I'm using MySQL & PHP to calculate Pearson's R measuring the relationship over a number of years between political donations and tenders received by a particular business.
I've run into trouble with the MySQL query that is feeding values into the algorithm. The algorithm itself is fine and evaluates correctly. The problem is in the query used to get the data.
The formula I'm using for Pearson's R is at http://www.statisticshowto.com/how-to-compute-pearsons-correlation-coefficients/
Here is the basic MySQL query that spits out values for each year:
SELECT count( distinct year) as count,name,sum(donations), sum(tenders), sum(donations * tenders) as xy,(sum(donations)*sum(donations)) as x2, (sum(tenders)*sum(tenders)) as y2 from money_by_year where name='$name' group by name,year
Here is the query WITH ROLLUP to get only the final values:
SELECT count( distinct year) as count,name,sum(donations), sum(tenders), sum(donations * tenders) as xy,(sum(donations)*sum(donations)) as x2, (sum(tenders)*sum(tenders)) as y2 from money_by_year where name='$name' group by name with rollup LIMIT 1
The problem is that the totals from the second query are wrong in the sum xy, x2 & y2. This is being caused by the query itself, probably the ROLLUP and I'd like to know what is going on with it.

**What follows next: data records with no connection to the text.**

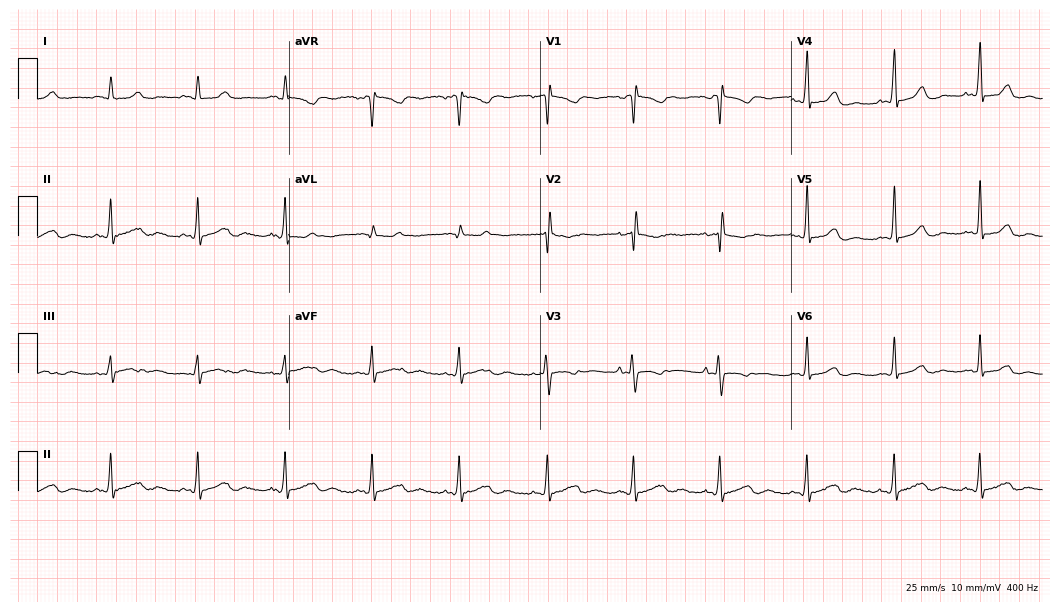
Standard 12-lead ECG recorded from a 37-year-old woman (10.2-second recording at 400 Hz). None of these six findings is recorded: first-degree AV block, right bundle branch block, left bundle branch block, sinus bradycardia, atrial fibrillation, sinus tachycardia.
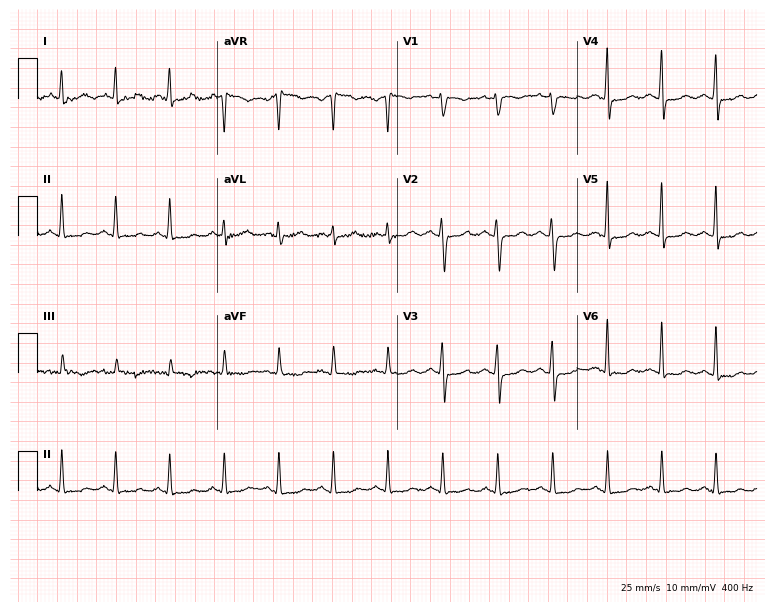
Standard 12-lead ECG recorded from a female patient, 39 years old (7.3-second recording at 400 Hz). None of these six findings is recorded: first-degree AV block, right bundle branch block, left bundle branch block, sinus bradycardia, atrial fibrillation, sinus tachycardia.
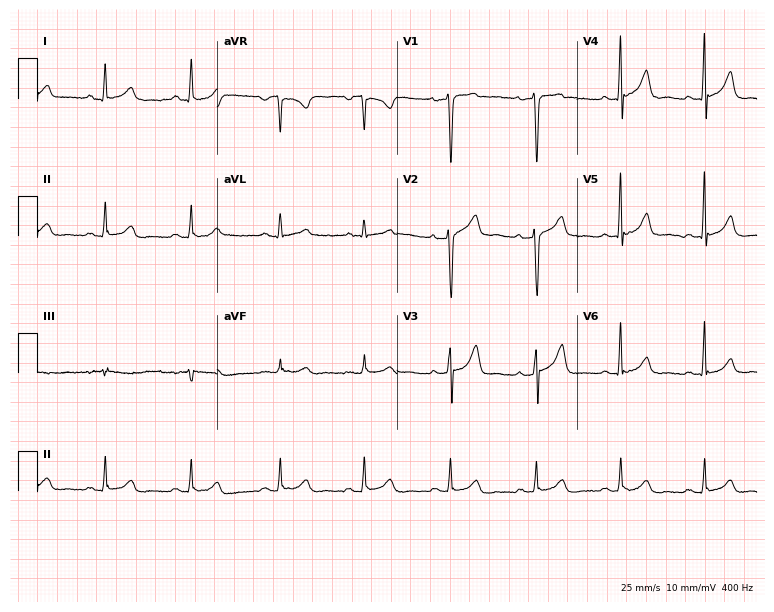
Standard 12-lead ECG recorded from a 58-year-old woman (7.3-second recording at 400 Hz). Read as a normal ECG.
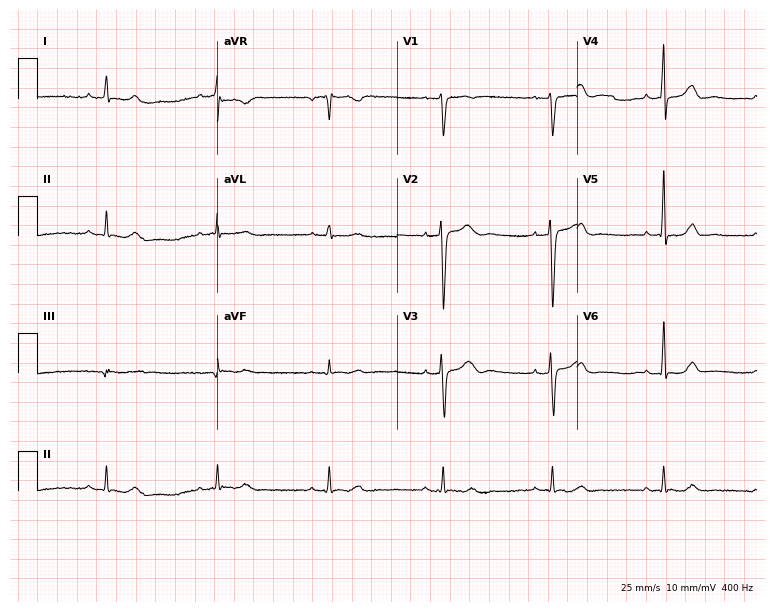
Electrocardiogram (7.3-second recording at 400 Hz), a 42-year-old female. Overall reading on record: normal ECG.
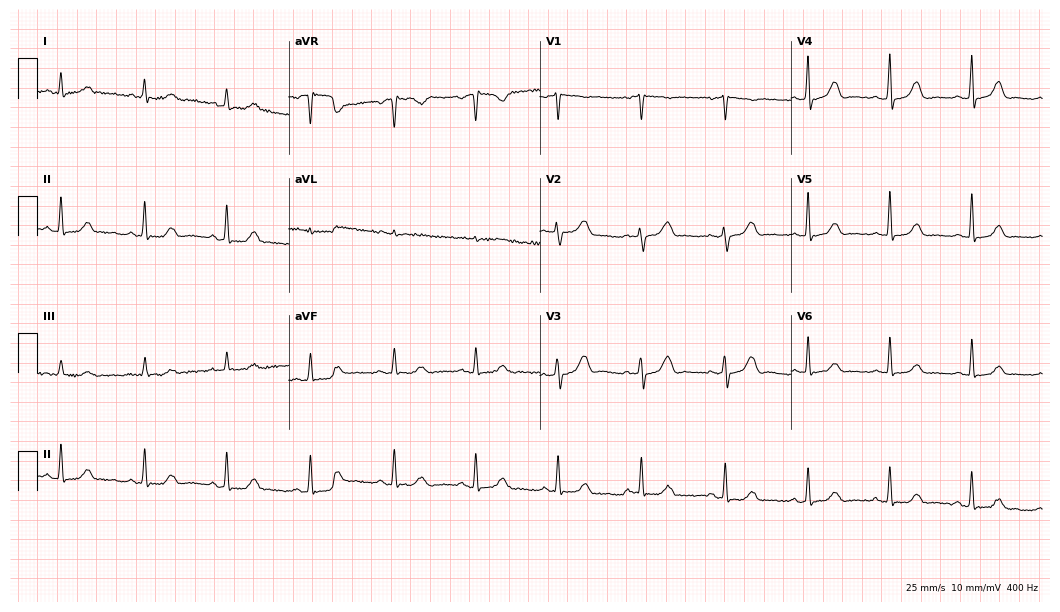
12-lead ECG from a woman, 54 years old. Labelled as a normal ECG.

You can see working examples of the code with the values resulting from both the above queries and the algorithm at https://openaus.net.au/follow_the_money.php?name=KPMG
I have tried various changes to sum(donations * tenders) as xy for example implementing it as sum(donations) * sum(tenders) as in:
SELECT count( distinct year) as count,name,sum(donations), sum(tenders), sum(donations) * sum(tenders) as xy,(sum(donations)*sum(donations)) as x2, (sum(tenders)*sum(tenders)) as y2 from money_by_year where name='KPMG' group by name with rollup LIMIT 1
however the ROLLUP totals are incorrect, much bigger than they should be. The values I want may not be possible via a single MySQL query however I would appreciate knowing why this is the case, what the ROLLUP is doing to the figures and why.